§ Recorded data:
*** Block opens ***
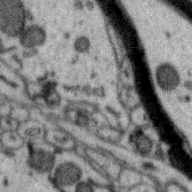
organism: Zebra finch
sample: Brain
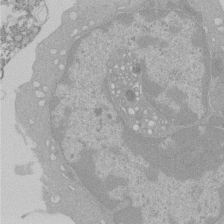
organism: Mouse
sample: Activated Pmel transgenic CD8+ T Cells
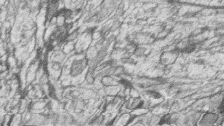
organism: Zebrafish
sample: synaptic ribbons in rod cells and cone cells
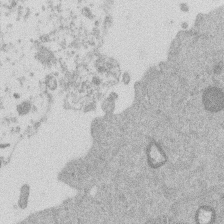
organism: Mouse
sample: Dividing mouse embryo 1 cell stage
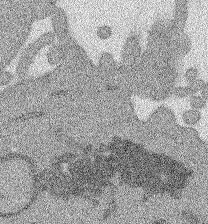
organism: Human
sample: HeLa cells
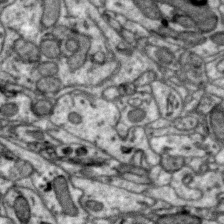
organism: Zebra finch
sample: Brain
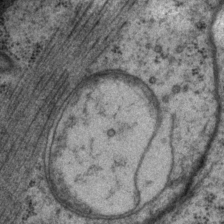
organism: P. pacificus
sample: Pharynx
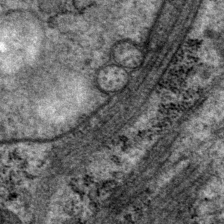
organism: P. pacificus
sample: Pharynx
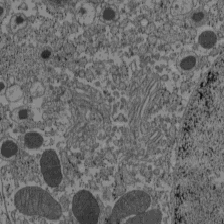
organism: C57BL Mouse
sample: Pancreatic islet
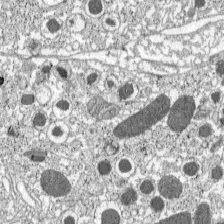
*** Block closes ***
§ Your objective:
A verbatim copy of the data, free of pictures, is the expected answer.

§ Answer to this exercise:
organism: Zebra finch
sample: Brain
organism: Mouse
sample: Activated Pmel transgenic CD8+ T Cells
organism: Zebrafish
sample: synaptic ribbons in rod cells and cone cells
organism: Mouse
sample: Dividing mouse embryo 1 cell stage
organism: Human
sample: HeLa cells
organism: Zebra finch
sample: Brain
organism: P. pacificus
sample: Pharynx
organism: P. pacificus
sample: Pharynx
organism: C57BL Mouse
sample: Pancreatic islet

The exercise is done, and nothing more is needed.